Thread 0 Crashed:: Dispatch queue: com.apple.main-thread
0   com.apple.JavaScriptCore      	0x0000000107351d74 WTF::BasicRawSentinelNode<JSC::CallLinkInfo>::setNext(WTF::BasicRawSentinelNode<JSC::CallLinkInfo>*) + 20 (SentinelLinkedList.h:60)
1   com.apple.JavaScriptCore      	0x000000010735351f WTF::SentinelLinkedList<JSC::CallLinkInfo, WTF::BasicRawSentinelNode<JSC::CallLinkInfo> >::remove(JSC::CallLinkInfo*) + 319 (SentinelLinkedList.h:147)
2   com.apple.JavaScriptCore      	0x000000010734d535 WTF::BasicRawSentinelNode<JSC::CallLinkInfo>::remove() + 21 (SentinelLinkedList.h:98)
3   com.apple.JavaScriptCore      	0x000000010734ef98 JSC::CallLinkInfo::~CallLinkInfo() + 56 (CodeBlock.h:114)
4   com.apple.JavaScriptCore      	0x000000010734ef55 JSC::CallLinkInfo::~CallLinkInfo() + 21 (CodeBlock.h:114)
...
Comment 1 Filip Pizlo 2011-09-06 16:12:12 PDT
Yup, that's my fault.  CodeBlock is assuming that it won't be destroyed until after any CodeBlocks that have calls into it are destroyed, which is a demonstrably wrong assumption.

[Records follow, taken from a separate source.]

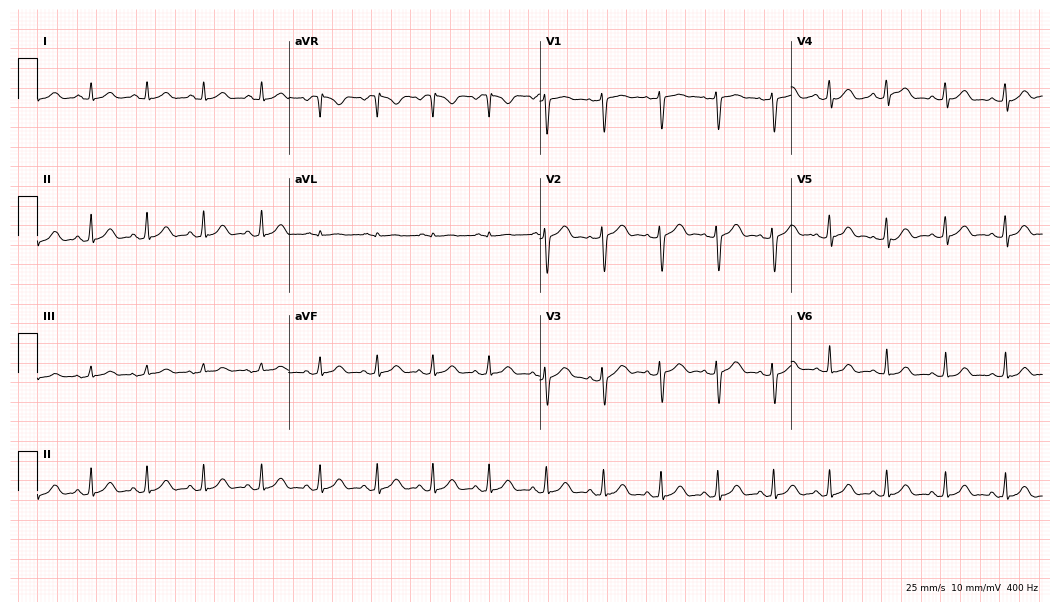
Electrocardiogram, a 31-year-old female patient. Interpretation includes sinus tachycardia (a sinus rate of 100 beats per minute or more).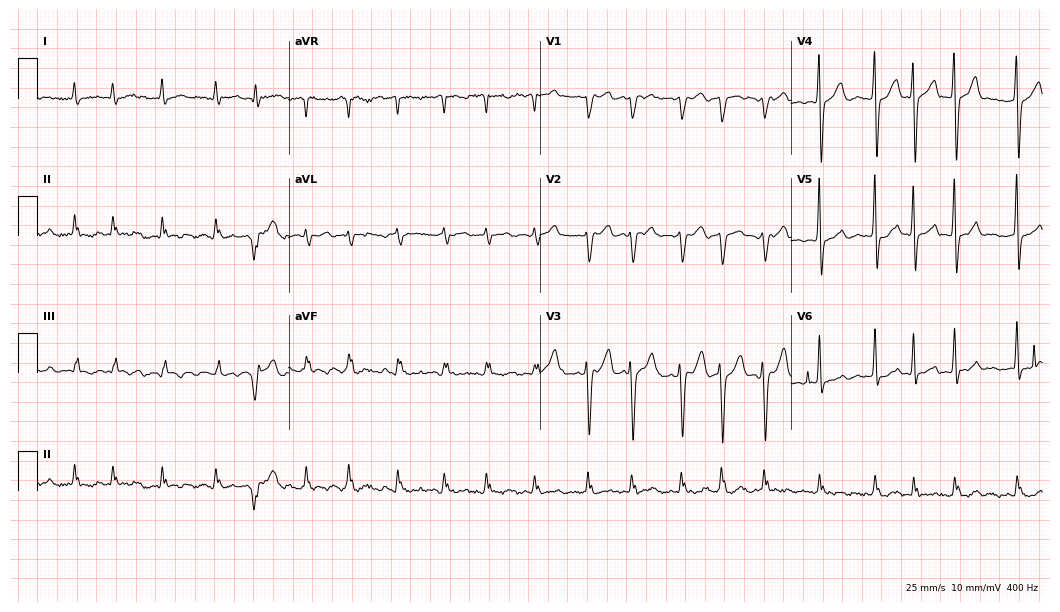
12-lead ECG from a male patient, 70 years old. Screened for six findings — first-degree AV block, right bundle branch block, left bundle branch block, sinus bradycardia, atrial fibrillation, sinus tachycardia — none is recorded.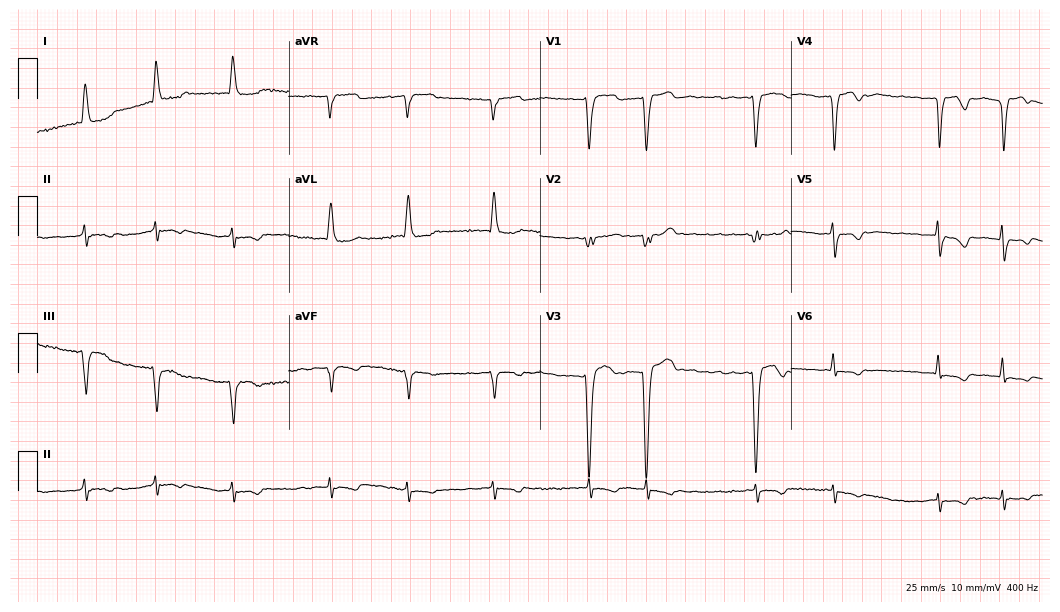
ECG — a 65-year-old female patient. Findings include atrial fibrillation.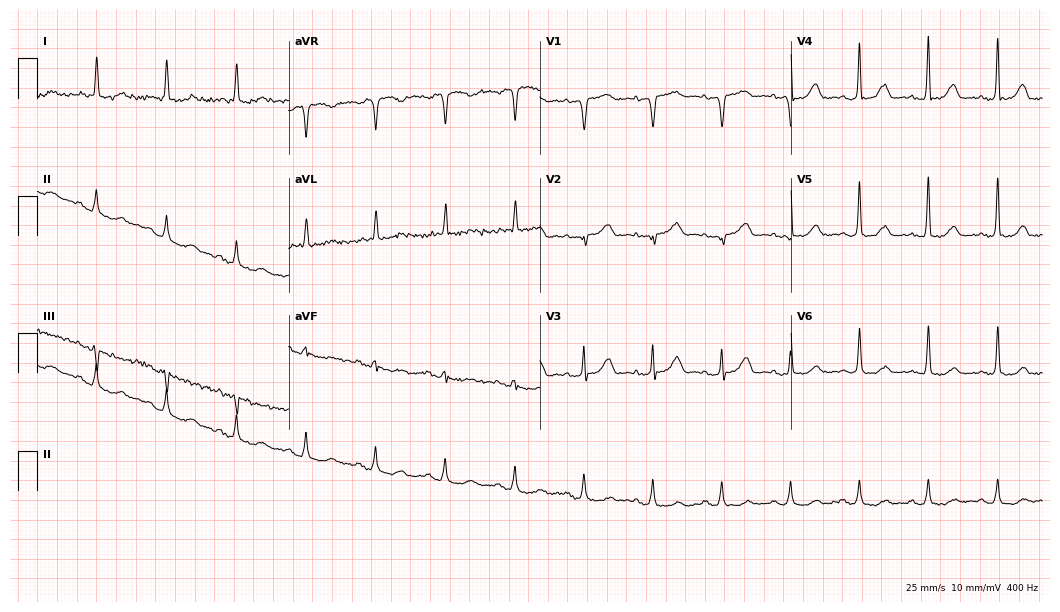
12-lead ECG from an 81-year-old woman. Labelled as a normal ECG.

This bug will manifest itself if you have two CodeBlocks, A and B, where A contains a call to code owned by B.  Then the GC decides to first destroy B and then destroy A.  This can happen if both A and B became unreachable at the same time, if the heap is being destroyed, or if we call recompileAllJSFunctions().

At this stage A has a node on a linked list owned by B.  Thus A likely has multiple pointers into memory that will be destroyed when B's destructor runs.  Then the following dangerous and unpredictable course of events unfolds:

1) B gets destroyed, but does not remove A's node from its linked list.

2) A gets destroyed, and decides to be a good citizen and remove its node from B's linked list.  Linked list removal requires accessing B's linked list, which no longer exists.  Some manner of memory corruption ensues.

This bug occurs because of a misguided optimization on my part.  CodeBlock::~CodeBlock should ensure that any incoming calls (CallLinkInfos) that are on this's linked list are removed form the linked list and are marked as having been removed, so that when those CodeBlock's destructors run, they don't try to access garbage memory.  For some reason I had convinced myself that this was unnecessary and removed it.  The fix is to bring this back.

I'm rolling a patch for this now.
Comment 2 Filip Pizlo 2011-09-06 16:18:07 PDT
Created attachment 106511 [details]
proposed patch

Still testing this but it's ready for review.
Comment 3 Filip Pizlo 2011-09-06 16:32:06 PDT
Created attachment 106515 [details]
the patch - fixed comment to more accurately reflect the change
Comment 4 Filip Pizlo 2011-09-06 16:39:44 PDT
Comment on attachment 106515 [details]
the patch - fixed comment to more accurately reflect the change

This appears to fix the problem.  I cannot get crashes anymore, and nothing else seems to have regressed.
Comment 5 Geoffrey Garen 2011-09-06 16:58:00 PDT
Comment on attachment 106515 [details]
the patch - fixed comment to more accurately reflect the change

r=me
Comment 6 WebKit Review Bot 2011-09-06 19:04:09 PDT
Comment on attachment 106515 [details]
the patch - fixed comment to more accurately reflect the change

Clearing flags on attachment: 106515

Committed r94623: <http://trac.webkit.org/changeset/94623>
Comment 7 WebKit Review Bot 2011-09-06 19:04:14 PDT
All reviewed patches have been landed.  Closing bug.